Al llegar a la “presidencia” de la celebración se situaron a lado y lado del obispo y fueron pronunciando en sus lenguas originarias su nombre, el nombre de su pueblo y el lugar de procedencia con fuerza y dignidad, cada uno y cada una fue diciendo: Yo soy, yo soy… Los que nunca habían sido para el “centro” afirman que son, los nombres que no habían sido reconocido ahora son pronunciados, las lenguas que habían sido negadas por el “centro” ahora son escuchadas, de los pueblos que no habían sido reconocidos y habían querido ser borrados de la tierra llegaron sus hijos e hijas diciendo que existen.
En un momento de la celebración invitaron al silencio, se hizo un silencio profundo, un silencio lleno de vida y de fuerza, un silencio en que el Espíritu se expresa con fuerza. Un silencio que permitió escuchar toda la historia silenciada de los pueblos aborígenes de la Amazonía y en ellos a todos los pueblos del mundo. Un silencio que obligó a escuchar el latidos del corazón de las y los asistentes, el latido del corazón de los pueblos, el latido del corazón de Dios que habló con fuerza y con contundencia, una vez más, por medio de los marginalizados por los poderes de ayer y de hoy.
En medio del silencio resonó fuerte la Palabra de Dios: “Oí el clamor de mi pueblo, vi como lo esclavizaban y por eso bajé” (Éxodo 3,7). “La Palabra se hizo carne y puso su morada entre nosotros” (Juan 1,1).
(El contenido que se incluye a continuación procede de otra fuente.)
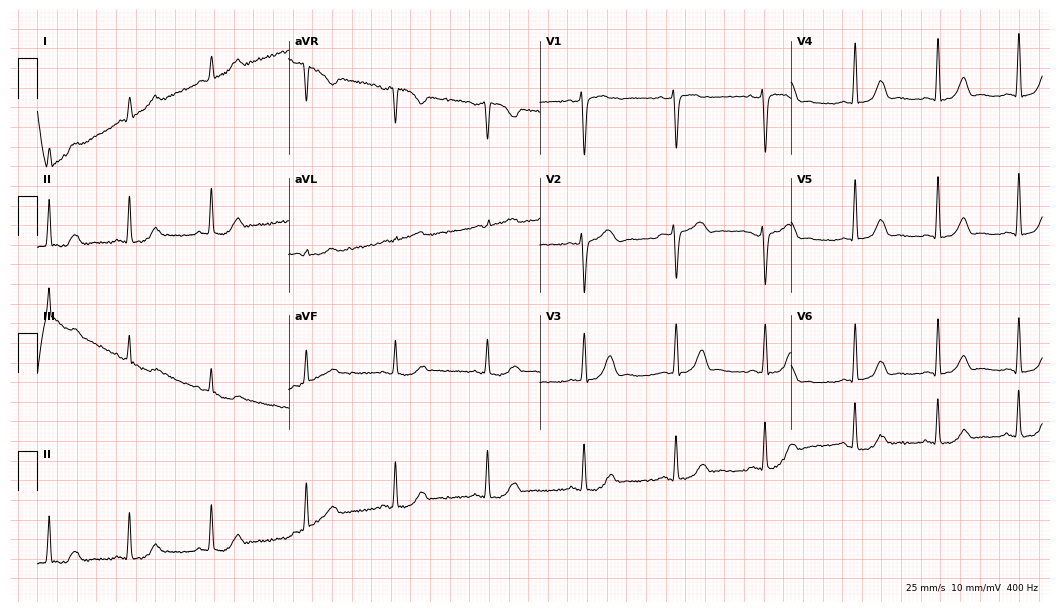
Standard 12-lead ECG recorded from a woman, 40 years old. None of these six findings is recorded: first-degree AV block, right bundle branch block (RBBB), left bundle branch block (LBBB), sinus bradycardia, atrial fibrillation (AF), sinus tachycardia.

Dios se sigue revelando en la historia, le importa lo que pase con su pueblo, se sigue revelando cada día. Y siguió el silencio.
El silencio fue interrumpido por tres golpes de tambor que llegaron desde la selva hasta el centro y hasta lo profundo del alma, golpes que trajeron todos los gritos de dolor de los pueblos silenciados, golpes que fueron invitando a pedir perdón. Unas y unos asistentes fueron pidiendo perdón arrodillándose al ritmo de los golpes de tambor, las y los presentes les acompañaron con el mismo gesto respetuoso. Pidieron perdón por haber matado a mujeres y hombres, culturas, lenguas, selvas, ríos, historia, fe…
El profundo silencio fue interrumpido por la música solemne de los pueblos amazónicos y poco a poco fueron levantando a las personas que estaban de rodillas y sin palabras les dijeron que, además de arrodillarse a pedir perdón, debían levantarse y actuar, para impedir que se sigan destruyendo las selvas, los ríos, el agua, los pueblos aborígenes y con ellos la especie humana. Hay que ponerse de pié para construir otra historia.
Todos los asistentes recibieron semillas y con una sentida, profunda y profética bendición de las semillas realizada por Ernestina, mujer indígena brasilera y sabia, los asistentes fueron enviados a sembrar y a cultivar las semillas de una nueva iglesia, de una nueva sociedad y para alumbrar el camino, todas y todos recibieron una luz.
Las y los “indígenas” encabezan una procesión con las luces hacia la plaza de San Pedro, pocas y pequeñas para la majestuosidad de la basílica principal para el mundo cristiano católico, pero suficientes para recordarle a la Iglesia que solo iluminará, si acepta la luz que viene de la periferia, de los márgenes de la historia. En definitiva, le recuerdan que de la periferia vino Jesús de Nazaret.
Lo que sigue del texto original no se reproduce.